So I was listening to Scott Simon on NPR wax poetic about Twitter. He had listeners read the “poetic”, “witty”, whatever Tweets that he had solicited from them. But in discussing political Tweets, Simon mis-spoke and referred to - I swear this is what he said - “Congressman Joe Wilson of Louisiana”. The President-heckling Congressman is, of course, from South Carolina, not Louisiana, and we’re so happy that a politician from somewhere ELSE was a national embarrassment for a while.
But when I went to capture the audio from NPR.Org, the error had been edited and he now mentions the correct state. But because this segment was about Twitter I had immediately got on-line and Tweeted my offense at his error, and, luckily, found one other Louisianan who also was not happy with Simon’s confusion about Southern States.

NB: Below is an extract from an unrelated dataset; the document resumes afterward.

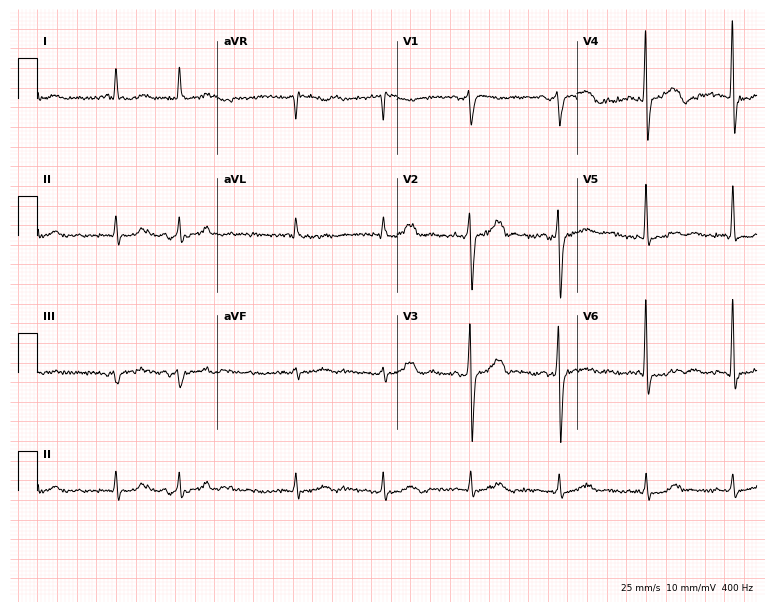
12-lead ECG from an 82-year-old male (7.3-second recording at 400 Hz). No first-degree AV block, right bundle branch block, left bundle branch block, sinus bradycardia, atrial fibrillation or sinus tachycardia recorded for this tracing.
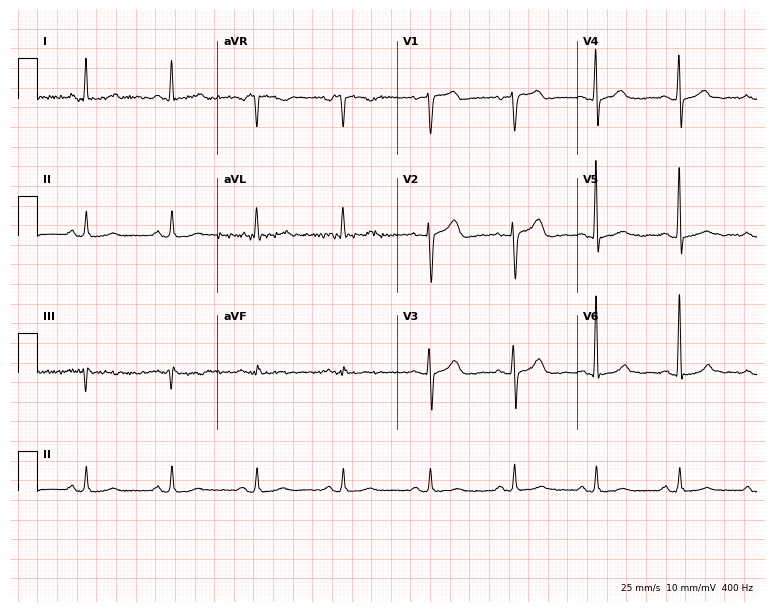
12-lead ECG from a woman, 60 years old (7.3-second recording at 400 Hz). Recorded interpretation: within normal limits.

So except for Twitter there is no evidence that this error occurred. And because Twitter doesn't, as far as I know, archive all our Tweets in perpetuity, those two pieces of "evidence" won't be around forever. A minor point about a minor error, sure, but still. Its nice to know that NPR edits such errors out of its on-line archives. And I remain agnostic about Twitter being a revolutionary information/news resource and/or tool, but I’m regularly surprised at how it can be useful for random little things like this.

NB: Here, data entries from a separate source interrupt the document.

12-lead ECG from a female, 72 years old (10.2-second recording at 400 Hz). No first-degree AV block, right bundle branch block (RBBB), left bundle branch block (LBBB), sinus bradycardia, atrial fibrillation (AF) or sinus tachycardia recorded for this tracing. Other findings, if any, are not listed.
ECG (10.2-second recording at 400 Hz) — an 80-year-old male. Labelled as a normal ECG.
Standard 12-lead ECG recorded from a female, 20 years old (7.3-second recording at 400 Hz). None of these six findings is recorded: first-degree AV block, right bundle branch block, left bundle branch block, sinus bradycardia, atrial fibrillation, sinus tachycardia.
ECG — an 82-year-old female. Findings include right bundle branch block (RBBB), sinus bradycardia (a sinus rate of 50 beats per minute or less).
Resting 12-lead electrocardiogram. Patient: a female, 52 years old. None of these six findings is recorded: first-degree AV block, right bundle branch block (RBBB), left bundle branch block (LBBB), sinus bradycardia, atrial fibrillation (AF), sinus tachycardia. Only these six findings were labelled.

Oh, and Scott Simon’s whole segment was people reading their “clever” Tweets that he had asked them to submit. A few were cute, but one was about public libraries and was pretty clueless. The caller/Tweeter, Amanda Elend - @amandaelend - read her following Tweet:
Finding myself extremely thankful that the public library system already exists. Imagine trying to get that one past Congress.Public libraries funding is, of course, mostly local, but the federal government does give a big chunk of change to help at almost every level. But there was no initial “Public Library Act” that had to “get past Congress” in some past halcyon day. In fact Congress still ponies up a big pile of money each year - $158 million for state library agencies in 2005 (out of a total $1.1 billion total revenue, so right at 15% comes from the federal government). I guess I shouldn’t be too surprised because I imagine a majority of the country can’t believe that any government program or function exists that doesn’t flow from the benevolence of the federal government.